* Re: [PATCH v3 tip/core/rcu 40/40] rcu: Make non-preemptive schedule be Tasks RCU quiescent state
2017-09-29 10:01 ` Paolo Bonzini
@ 2017-09-29 10:25 ` Boqun Feng
2017-09-29 10:34 ` Peter Zijlstra
2017-09-29 16:36 ` Paul E. McKenney
2 siblings, 0 replies; 7+ messages in thread
From: Boqun Feng @ 2017-09-29 10:25 UTC (permalink / raw)
To: Paolo Bonzini
Cc: Paul E. McKenney, Levin, Alexander (Sasha Levin), Sasha Levin,
linux-kernel@vger.kernel.org List, Ingo Molnar,
jiangshanlai@gmail.com, dipankar@in.ibm.com, Andrew Morton,
Mathieu Desnoyers, Josh Triplett, Thomas Gleixner, Peter Zijlstra,
dhowells@redhat.com, Eric Dumazet, Frédéric Weisbecker,
Oleg Nesterov
[-- Attachment #1: Type: text/plain, Size: 2657 bytes --]

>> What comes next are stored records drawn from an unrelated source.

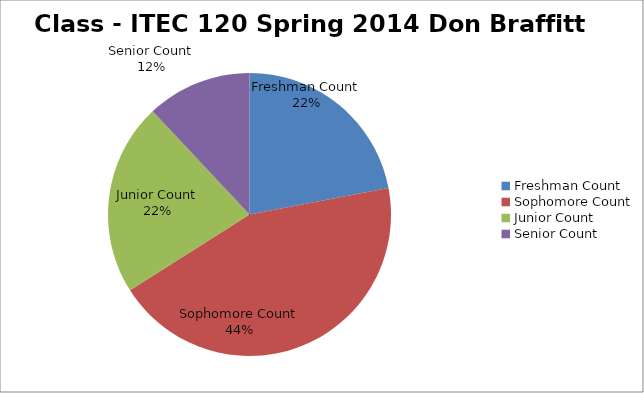
| Category | Class Freshman Freshman Freshman Freshman Freshman Freshman Freshman Freshman Freshman Freshman Freshman |
|---|---|
| Freshman Count | 11 |
| Sophomore Count | 22 |
| Junior Count | 11 |
| Senior Count | 6 |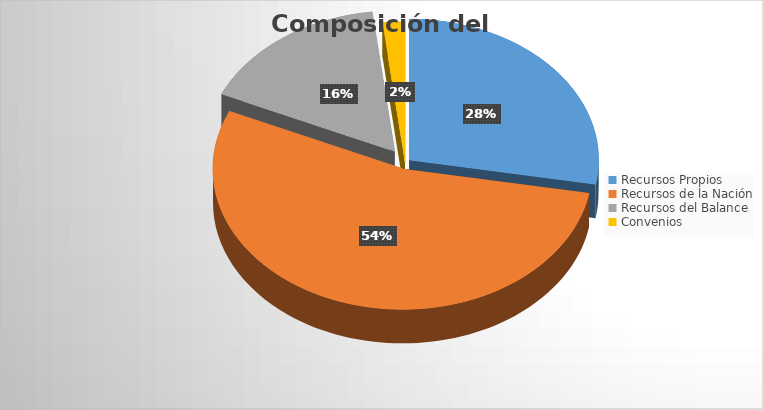
| Category | Series 0 |
|---|---|
| Recursos Propios | 54287731815.046 |
| Recursos de la Nación | 105357143565.19 |
| Recursos del Balance | 32095283336.71 |
| Convenios | 3700626780 |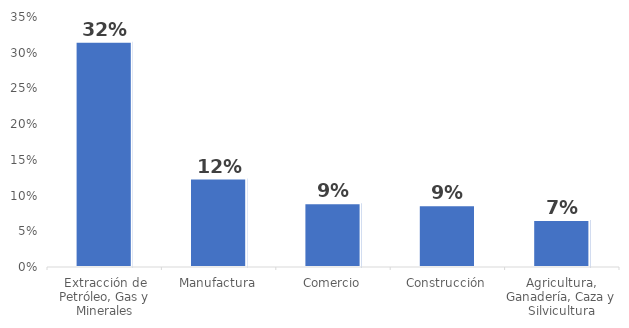
| Category | Series 0 |
|---|---|
| Extracción de Petróleo, Gas y Minerales | 0.315 |
| Manufactura | 0.124 |
| Comercio | 0.089 |
| Construcción | 0.086 |
| Agricultura, Ganadería, Caza y Silvicultura | 0.066 |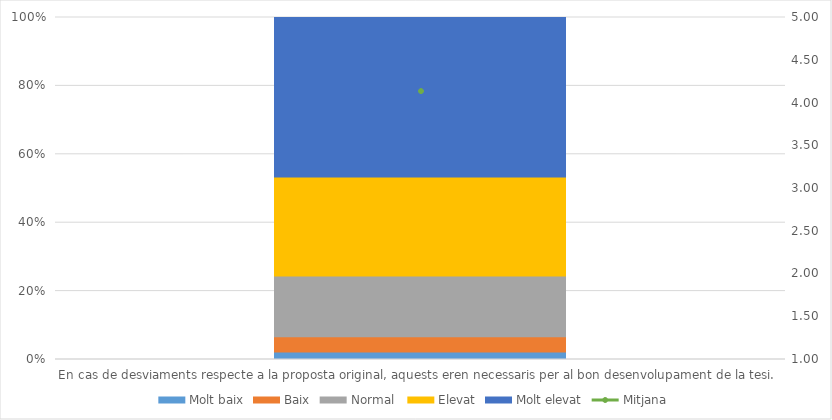
| Category | Molt baix | Baix | Normal  | Elevat | Molt elevat |
|---|---|---|---|---|---|
| En cas de desviaments respecte a la proposta original, aquests eren necessaris per al bon desenvolupament de la tesi. | 1 | 2 | 8 | 13 | 21 |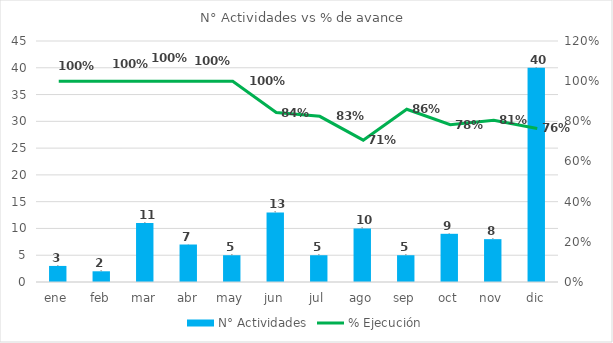
| Category | N° Actividades |
|---|---|
| ene | 3 |
| feb | 2 |
| mar | 11 |
| abr | 7 |
| may | 5 |
| jun | 13 |
| jul | 5 |
| ago | 10 |
| sep | 5 |
| oct | 9 |
| nov | 8 |
| dic | 40 |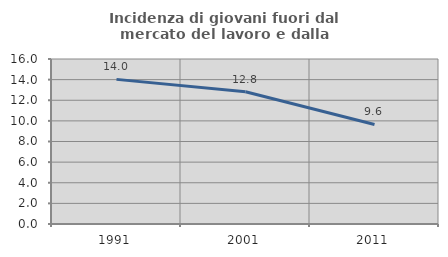
| Category | Incidenza di giovani fuori dal mercato del lavoro e dalla formazione  |
|---|---|
| 1991.0 | 14.024 |
| 2001.0 | 12.821 |
| 2011.0 | 9.649 |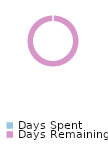
| Category | Series 0 |
|---|---|
| Days Spent | 0 |
| Days Remaining | 365 |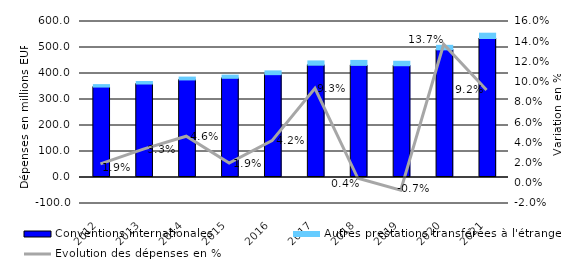
| Category | Conventions internationales | Autres prestations transférées à l'étranger |
|---|---|---|
| 2012.0 | 347.809 | 9.486 |
| 2013.0 | 359.547 | 9.632 |
| 2014.0 | 375.228 | 10.945 |
| 2015.0 | 381.524 | 12.156 |
| 2016.0 | 395.549 | 14.54 |
| 2017.0 | 431.883 | 16.51 |
| 2018.0 | 431.189 | 19.195 |
| 2019.0 | 429.887 | 17.209 |
| 2020.0 | 491.033 | 17.296 |
| 2021.0 | 534.592 | 20.402 |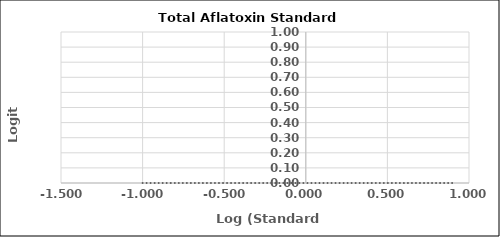
| Category | Series 0 |
|---|---|
| -1.0 | 0 |
| -0.6020599913279624 | 0 |
| -0.09691001300805639 | 0 |
| 0.3979400086720376 | 0 |
| 0.9030899869919435 | 0 |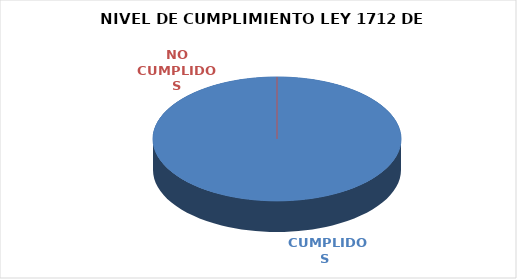
| Category | Series 0 |
|---|---|
|  CUMPLIDOS | 116 |
| NO CUMPLIDOS | 0 |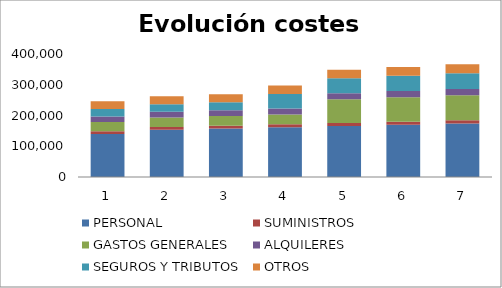
| Category | PERSONAL | SUMINISTROS | GASTOS GENERALES | ALQUILERES | SEGUROS Y TRIBUTOS | OTROS |
|---|---|---|---|---|---|---|
| 0 | 140000 | 9000 | 30000 | 18000 | 24000 | 25000 |
| 1 | 153750 | 9225 | 30750 | 18450 | 24600 | 25625 |
| 2 | 157593.75 | 9455.625 | 31518.75 | 18911.25 | 25215 | 26265.625 |
| 3 | 161533.594 | 9692.016 | 32306.719 | 19384.031 | 47383.187 | 26922.266 |
| 4 | 165571.934 | 9934.316 | 77266.902 | 19868.632 | 48567.767 | 27595.322 |
| 5 | 169711.232 | 10182.674 | 79198.575 | 20365.348 | 49781.961 | 28285.205 |
| 6 | 173954.013 | 10437.241 | 81178.539 | 20874.482 | 51026.51 | 28992.335 |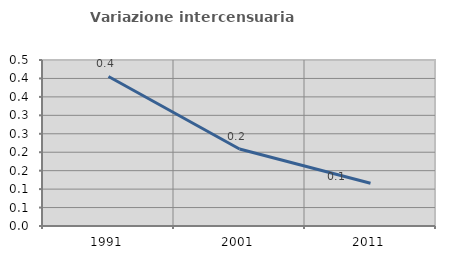
| Category | Variazione intercensuaria annua |
|---|---|
| 1991.0 | 0.405 |
| 2001.0 | 0.209 |
| 2011.0 | 0.116 |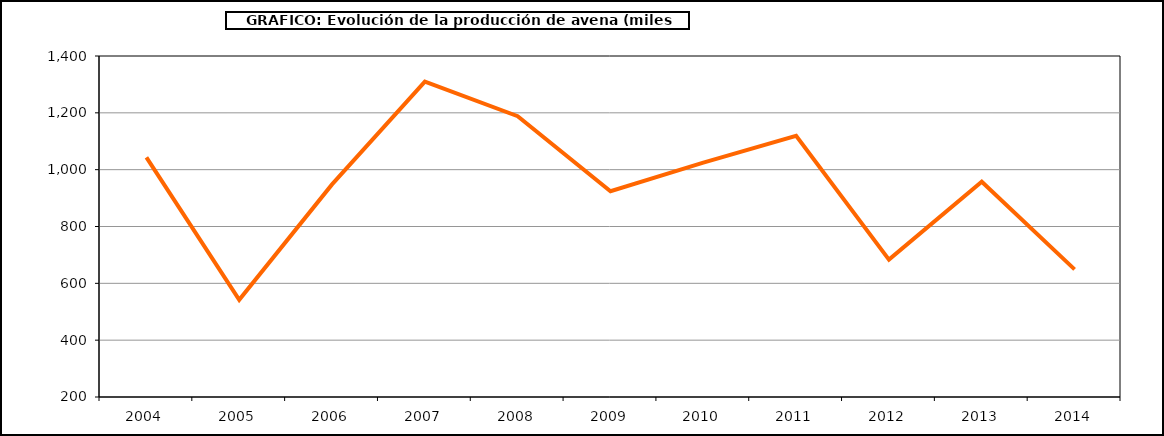
| Category | Superficie |
|---|---|
| 2004.0 | 1042.975 |
| 2005.0 | 542.108 |
| 2006.0 | 948.115 |
| 2007.0 | 1309.945 |
| 2008.0 | 1188.33 |
| 2009.0 | 923.946 |
| 2010.0 | 1024.661 |
| 2011.0 | 1119.214 |
| 2012.0 | 683.482 |
| 2013.0 | 957.662 |
| 2014.0 | 649.194 |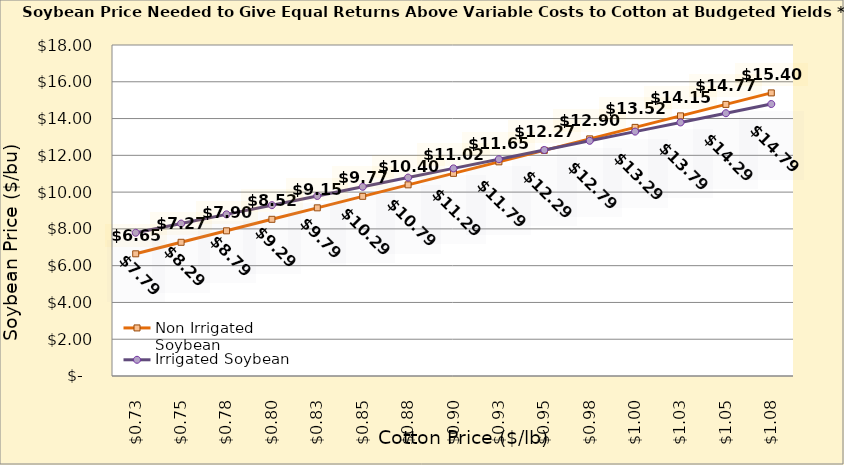
| Category | Non Irrigated Soybean | Irrigated Soybean |
|---|---|---|
| 0.7249999999999999 | 6.645 | 7.79 |
| 0.7499999999999999 | 7.27 | 8.29 |
| 0.7749999999999999 | 7.895 | 8.79 |
| 0.7999999999999999 | 8.52 | 9.29 |
| 0.825 | 9.145 | 9.79 |
| 0.85 | 9.77 | 10.29 |
| 0.875 | 10.395 | 10.79 |
| 0.9 | 11.02 | 11.29 |
| 0.925 | 11.645 | 11.79 |
| 0.9500000000000001 | 12.27 | 12.29 |
| 0.9750000000000001 | 12.895 | 12.79 |
| 1.0 | 13.52 | 13.29 |
| 1.025 | 14.145 | 13.79 |
| 1.0499999999999998 | 14.77 | 14.29 |
| 1.0749999999999997 | 15.395 | 14.79 |

On Fri, Sep 29, 2017 at 10:01:24AM +0000, Paolo Bonzini wrote:
> On 29/09/2017 11:30, Boqun Feng wrote:
> > On Thu, Sep 28, 2017 at 04:05:14PM +0000, Paul E. McKenney wrote:
> > [...]
> >>> __schedule+0x201/0x2240 kernel/sched/core.c:3292
> >>> schedule+0x113/0x460 kernel/sched/core.c:3421
> >>> kvm_async_pf_task_wait+0x43f/0x940 arch/x86/kernel/kvm.c:158
> >>
> >> It is kvm_async_pf_task_wait() that calls schedule(), but it carefully
> >> sets state to make that legal. Except...
> >>
> >>> do_async_page_fault+0x72/0x90 arch/x86/kernel/kvm.c:271
> >>> async_page_fault+0x22/0x30 arch/x86/entry/entry_64.S:1069
> >>> RIP: 0010:format_decode+0x240/0x830 lib/vsprintf.c:1996
> >>> RSP: 0018:ffff88003b2df520 EFLAGS: 00010283
> >>> RAX: 000000000000003f RBX: ffffffffb5d1e141 RCX: ffff88003b2df670
> >>> RDX: 0000000000000001 RSI: dffffc0000000000 RDI: ffffffffb5d1e140
> >>> RBP: ffff88003b2df560 R08: dffffc0000000000 R09: 0000000000000000
> >>> R10: ffff88003b2df718 R11: 0000000000000000 R12: ffff88003b2df5d8
> >>> R13: 0000000000000064 R14: ffffffffb5d1e140 R15: 0000000000000000
> >>> vsnprintf+0x173/0x1700 lib/vsprintf.c:2136
> >>
> >> We took a page fault in vsnprintf() while doing link_path_walk(),
> >> which looks to be within an RCU read-side critical section.
> >>
> >> Maybe the page fault confused lockdep?
> >>
> >> Sigh. It is going to be a real pain if all printk()s need to be
> >> outside of RCU read-side critical sections due to the possibility of
> >> page faults...
> >>
> >
> > Does this mean whenever we get a page fault in a RCU read-side critical
> > section, we may hit this?
> >
> > Could we simply avoid to schedule() in kvm_async_pf_task_wait() if the
> > fault process is in a RCU read-side critical section as follow?
> >
> > diff --git a/arch/x86/kernel/kvm.c b/arch/x86/kernel/kvm.c
> > index aa60a08b65b1..291ea13b23d2 100644
> > --- a/arch/x86/kernel/kvm.c
> > +++ b/arch/x86/kernel/kvm.c
> > @@ -140,7 +140,7 @@ void kvm_async_pf_task_wait(u32 token)
> >
> > n.token = token;
> > n.cpu = smp_processor_id();
> > - n.halted = is_idle_task(current) || preempt_count() > 1;
> > + n.halted = is_idle_task(current) || preempt_count() > 1 || rcu_preempt_depth();
> > init_swait_queue_head(&n.wq);
> > hlist_add_head(&n.link, &b->list);
> > raw_spin_unlock(&b->lock);
> >
> > (Add KVM folks and list Cced)
>
> Yes, that would work. Mind to send it as a proper patch?
>
I'd love to ;-) In a minute.
Regards,
Boqun
> Thanks,
>
> Paolo
>
> > Regards,
> > Boqun
> >
> >> Thanx, Paul
> > [...]
> >
>
>
[-- Attachment #2: signature.asc --]
[-- Type: application/pgp-signature, Size: 488 bytes --]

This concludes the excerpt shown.